┏━━

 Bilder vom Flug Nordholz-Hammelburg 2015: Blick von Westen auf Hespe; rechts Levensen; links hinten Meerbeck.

┗━━
┏━━

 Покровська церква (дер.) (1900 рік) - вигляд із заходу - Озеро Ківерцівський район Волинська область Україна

┗━━
┏━━

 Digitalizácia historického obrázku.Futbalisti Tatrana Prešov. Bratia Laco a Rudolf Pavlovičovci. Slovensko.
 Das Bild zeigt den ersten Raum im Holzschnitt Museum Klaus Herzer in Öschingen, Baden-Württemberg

┗━━

Output only an exact transcription of the lines above from the one with "Digitalizácia historického obrázku.Futbalisti" up to and including the one with "Das Bild zeigt".

→ RESPONSE AREA
 Digitalizácia historického obrázku.Futbalisti Tatrana Prešov. Bratia Laco a Rudolf Pavlovičovci. Slovensko.
 Das Bild zeigt den ersten Raum im Holzschnitt Museum Klaus Herzer in Öschingen, Baden-Württemberg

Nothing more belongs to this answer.